Musim lalu, Arsenal, di bawah Arsene Wenger, hanya mengambil enam poin kontes melawan anggota lain dari "Big Six".

Sebaliknya, juara Manchester City mengambil 24 poin dari 30 yang ditawarkan melawan Arsenal, Liverpool, Manchester United, Chelsea dan Tottenham.

Masalahnya semakin jauh, dengan Arsenal hanya 26 poin dari perlengkapan tersebut sejak awal musim 2015/16 – 18 kurang dari tim berikutnya, Chelsea.

Pembalap Spanyol ini memulai masa jabatannya dengan kerugian melawan City dan Chelsea, tetapi belum pernah kalah sejak itu, dan membawa Arsenal meraih 12 kemenangan dari 13 pertandingan terakhir mereka di semua liga.

"Kami ingin menulis sejarah baru," kata mantan pelatih Paris Saint-Germain.

"Sejarah baru ada di masa sekarang dan juga, dengan pemain kami, kualitas dan kapasitas kami, saya percaya pada pemain saya dan proyek ini." Kami memulai proyek ini dengan cara yang sangat positif dengan apa yang kami lakukan. "

BACA: Emery adalah manajer puncak, kata Klopp

Emery mengatakan bahwa kekalahan awal masih membuatnya sibuk saat ia mempersiapkan timnya untuk kunjungan Jurgen Klopp's Liverpool.

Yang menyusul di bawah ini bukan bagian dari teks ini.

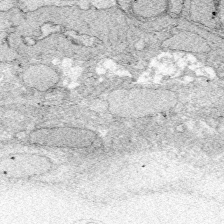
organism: Zebrafish
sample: Whole-Brain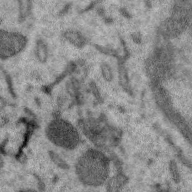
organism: Zebra finch
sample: Brain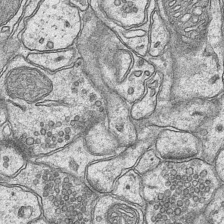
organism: Mouse
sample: CA1 Hippocampus

"Hasil besok sangat penting, tapi pertama saya ingin menunjukkan kepada mereka, menunjukkan kepada mereka dan menunjukkan kepada semua orang mentalitas terbaik kami dalam permainan," katanya.

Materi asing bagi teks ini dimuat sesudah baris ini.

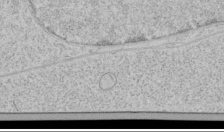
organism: Human
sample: Mitochondria in HCT116 cells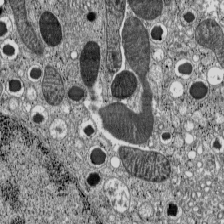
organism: C57BL Mouse
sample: Pancreatic islet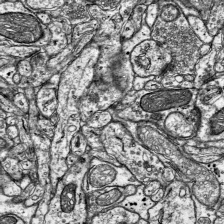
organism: Mouse
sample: Visual Cortex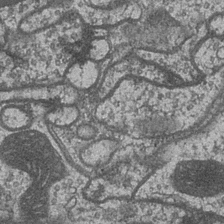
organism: Drosophila
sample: Optic medulla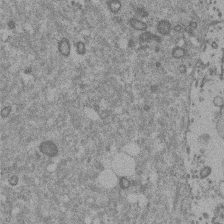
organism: Mouse
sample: Dividing mouse embryo 1 cell stage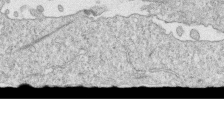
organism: Human
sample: HeLa cell HIV synapse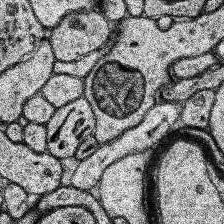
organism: Human
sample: Temporal Lobe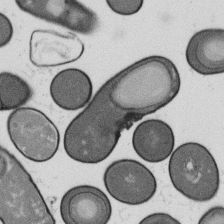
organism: B. subtilis
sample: Bacterial spore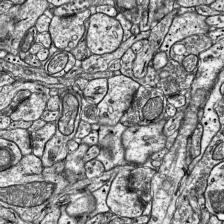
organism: Mouse
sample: Visual Cortex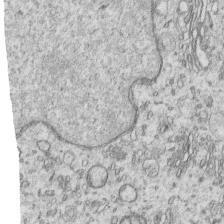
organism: Human
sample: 1205lu cells

"Saya tahu kami memiliki mentalitas yang luar biasa dalam permainan dan pencapaian yang sangat bagus secara individu dan kolektif – dan kami juga membutuhkan sedikit keberuntungan – dan kemudian saya pikir kami bisa menang."

Emery bisa tanpa sejumlah besar pembela, dengan Hector Bellerin, Nacho Monreal, Sead Kolasinac dan Sokratis Papastathopoulos yang semuanya harus diadili untuk pertandingan.

Granit Xhaka mampu mengirim kembali lagi, tetapi itu rumit oleh fakta bahwa sesama gelandang Matteo Guendouzi ditangguhkan.

"Ada keraguan, tetapi kami menunggu untuk melihat apakah kami dapat menggunakan beberapa pemain dalam posisi full-back," kata Emery. "Tetapi jika mereka tidak bisa bermain, kami akan memainkan pemain lain."

Daftar Sekarang!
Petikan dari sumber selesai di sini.